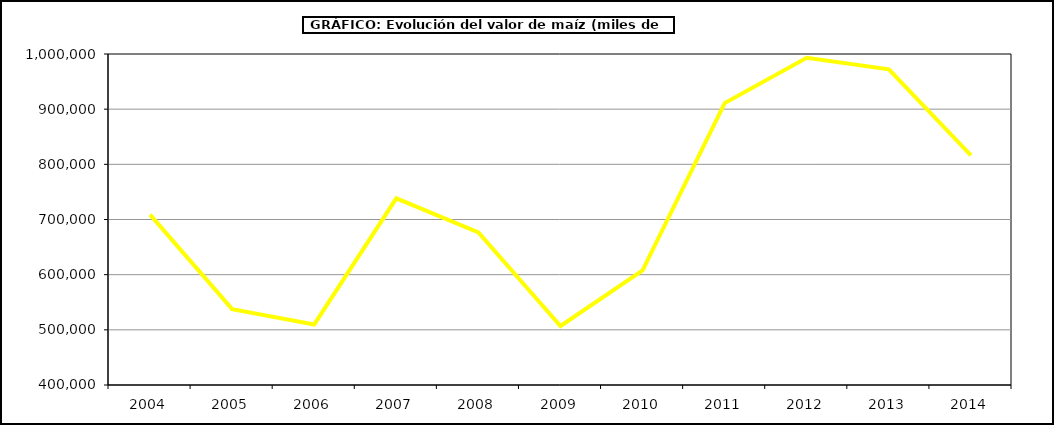
| Category | Valor |
|---|---|
| 2004.0 | 708729.265 |
| 2005.0 | 537484.95 |
| 2006.0 | 509734.172 |
| 2007.0 | 738436.616 |
| 2008.0 | 676616.122 |
| 2009.0 | 506951.971 |
| 2010.0 | 607777.279 |
| 2011.0 | 910964.166 |
| 2012.0 | 993073.028 |
| 2013.0 | 972315.092 |
| 2014.0 | 816366 |
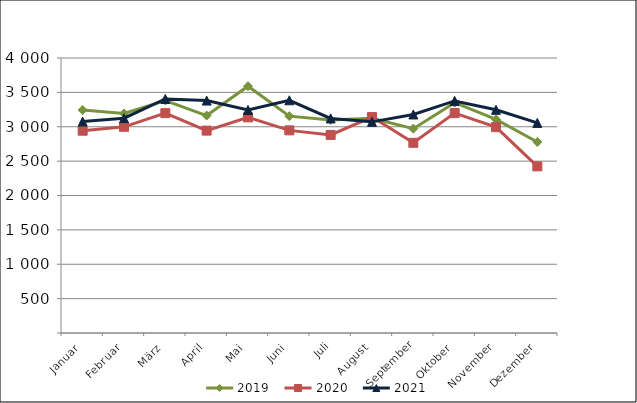
| Category | 2019 | 2020 | 2021 |
|---|---|---|---|
| Januar | 3242.771 | 2942.307 | 3075.869 |
| Februar | 3193.738 | 2998.615 | 3124.63 |
| März | 3381.862 | 3197.894 | 3403.806 |
| April | 3163.06 | 2943.993 | 3380.786 |
| Mai | 3589.861 | 3136.379 | 3243.564 |
| Juni | 3153.911 | 2947.316 | 3385.115 |
| Juli | 3098.941 | 2880.691 | 3121.39 |
| August | 3122.439 | 3141.316 | 3071.147 |
| September | 2972.414 | 2766.388 | 3178.618 |
| Oktober | 3351.167 | 3198.25 | 3375.594 |
| November | 3107.012 | 2994.741 | 3247.026 |
| Dezember | 2778.828 | 2423.492 | 3055.864 |
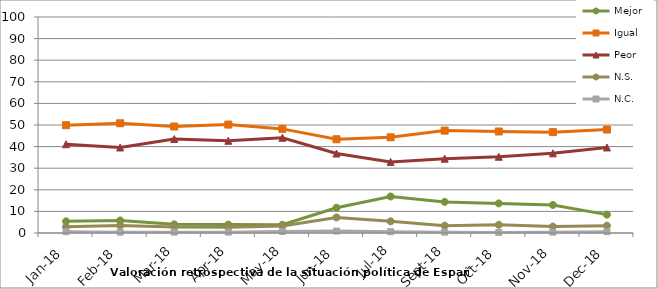
| Category | Mejor | Igual | Peor | N.S. | N.C. |
|---|---|---|---|---|---|
| 2018-01-01 | 5.4 | 49.9 | 41.1 | 2.9 | 0.6 |
| 2018-02-01 | 5.8 | 50.8 | 39.6 | 3.5 | 0.4 |
| 2018-03-01 | 4 | 49.3 | 43.5 | 2.8 | 0.4 |
| 2018-04-01 | 3.9 | 50.2 | 42.7 | 2.7 | 0.4 |
| 2018-05-01 | 3.8 | 48.2 | 44.1 | 3.2 | 0.7 |
| 2018-06-01 | 11.7 | 43.4 | 36.8 | 7.2 | 0.9 |
| 2018-07-01 | 16.9 | 44.3 | 32.9 | 5.4 | 0.6 |
| 2018-09-01 | 14.4 | 47.4 | 34.4 | 3.4 | 0.4 |
| 2018-10-01 | 13.7 | 47 | 35.3 | 3.8 | 0.2 |
| 2018-11-01 | 13 | 46.7 | 36.9 | 3 | 0.4 |
| 2018-12-01 | 8.5 | 47.9 | 39.6 | 3.4 | 0.6 |
━━━━━━━━
* **Required work**: Return, from the data, each line that has the word "Category" in it.

* **Result below**:
| Category | Valor |
| Category | 2019 | 2020 | 2021 |
| Category | Mejor | Igual | Peor | N.S. | N.C. |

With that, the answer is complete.